No form of English Votes will work. Not Ken Clarke's, not Rifkind's, not yours.

You cannot have an executive that is English and British with different parliaments voting on different parts of the same legislative programme. It is completely unworkable no matter how you dress it up.

There is one workable solution: Symmetry, and that entails each nation of the UK having the same instruments of government. It's democratic, it's fair and it's logical. Besides which English nationalism will not be vanquished by simply resolving the West Lothian Question, it's the English Question that needs to be answered, namely how do the English wish to be governed?

I can tell you now that they won't want to be governed by a Scottish PM.

You may not like that but I'm afraid it's a fact.

O'Neill said...

Toque
"Why are you so keen that the English shouldn't have the same constitutional privileges?"

It's not so much that, more I believe devolution will eventually prove to have been a very costly (in terms of both finance and the integrity of the UK) failure. I don't think Scotland or Wales are any better governed now than they were pre 97..I know for a fact NI isn't. So I'm anti-devolution full-stop, not solely anti-English devolution. But unlike Brown, I believe that England should be at least given the same option as the rest of the UK, that is to say referendum on the question.

"You cannot have an executive that is English and British with different parliaments voting on different parts of the same legislative programme. It is completely unworkable no matter how you dress it up."

No more unworkable or chaotic than the present situation, but in the perfect world, yes I'd go back to one sovereign parliament for the whole nation. As I said in my post, it worked well enough for 200 odd years, or at least a lot better than the present shambles.

"I can tell you now that they won't want to be governed by a Scottish PM."

Simply because he's Scottish, or because he represents a Scottish constituency?

Owen Polley said...

As far as I can understand it, O'Neill, the devolved parliaments operate under a block grant from Westminster and within the confines of this grant they can determine policy. If English MPs start voting on English matters, their actions will have a very direct effect on the grants available to devolved parliaments (especially given the 85 % figure). Therefore matters which financially do pertain to Scotland, Northern Ireland and Wales will not be scrutinised by the MPs for these regions. I think that is a fairly fundamental problem with this plan. I have to confess though, I have no great solution to the problems raised by assymetrical devolution.

O'Neill said...

But under this plan (and I'm still working on it;)) the days of the almost automatic block grant would be over. NIrish,Scottish and Welsh MPS would be determining and voting on the budget for their own region, but jointly with English MPs; in other words, instead of the present undemocratic and unfair system, MPs representing the devolved countries would have to argue why their part of the UK, as opposed to the more deprived regions of England should get priority to finance.
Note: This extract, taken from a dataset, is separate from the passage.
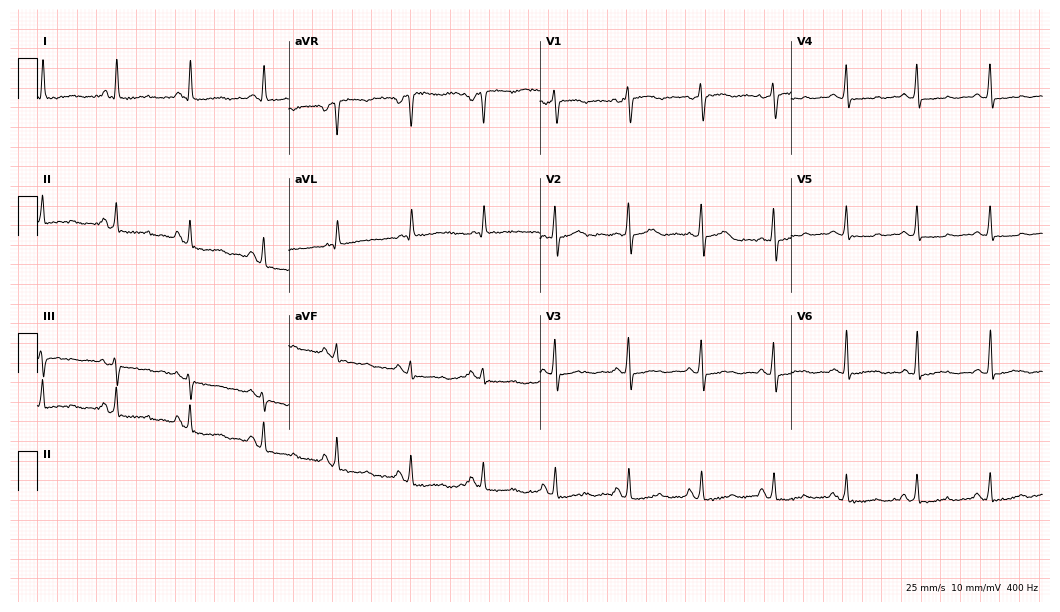
ECG — a female, 77 years old. Screened for six findings — first-degree AV block, right bundle branch block, left bundle branch block, sinus bradycardia, atrial fibrillation, sinus tachycardia — none is recorded. Only these six findings were labelled.
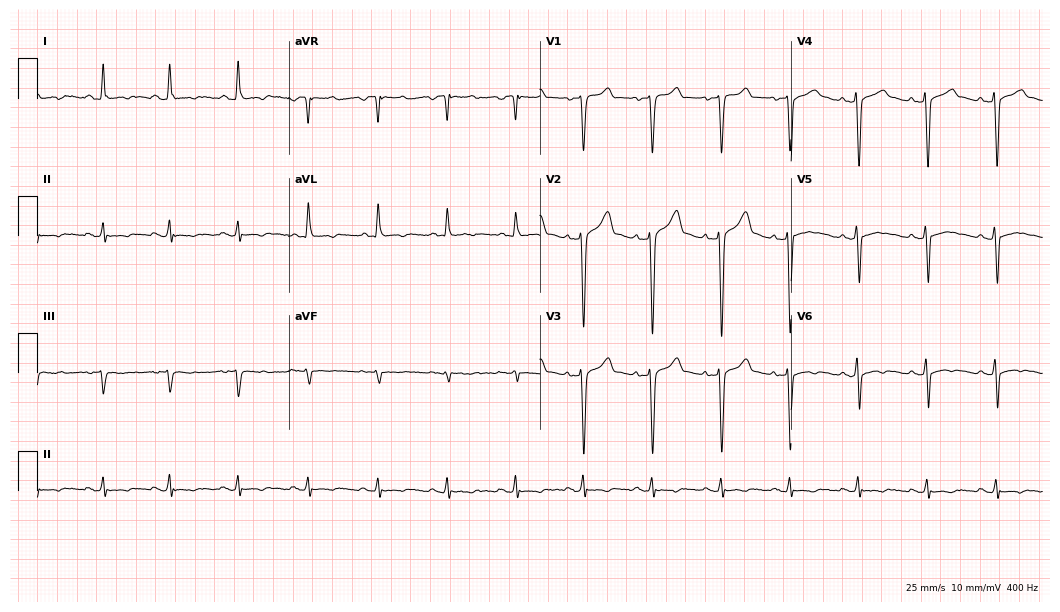
Resting 12-lead electrocardiogram. Patient: a man, 40 years old. None of these six findings is recorded: first-degree AV block, right bundle branch block (RBBB), left bundle branch block (LBBB), sinus bradycardia, atrial fibrillation (AF), sinus tachycardia.

Interesting side-point, under Gladstone's plan Ireland would have had its own revenue-raising powers, but also would have been required to contribute a net 300,000 GBP a year back to the UK exchequer, a kind of Barnet formula in reverse!

Owen Polley said...

Who would determine what was a solely English bill? The speaker? Whoever had this role would be under a great deal of political pressure. It would be an extraordinary feat of draftsmanship for each bill to have it neatly subdivided for the composite nations.

O'Neill said...

"Who would determine what was a solely English bill? The speaker?"

That would be more of aproblem under Rifkind's Grand Committee scheme.
With the Gladstone alternative, I suppose anything which fell directly outside the scope of that devolved to the their own parliament/assembly could not be debated on by the N.irish, Scottish, Welsh MPs.

But yes, the bureaucrcay would probably one of the main drawbacks

Gareth said...

"Simply because he's Scottish, or because he represents a Scottish constituency?"

In Brown's case both. Though there are some Scottish politicians who I would be happy to be Prime Minister if they had an English seat.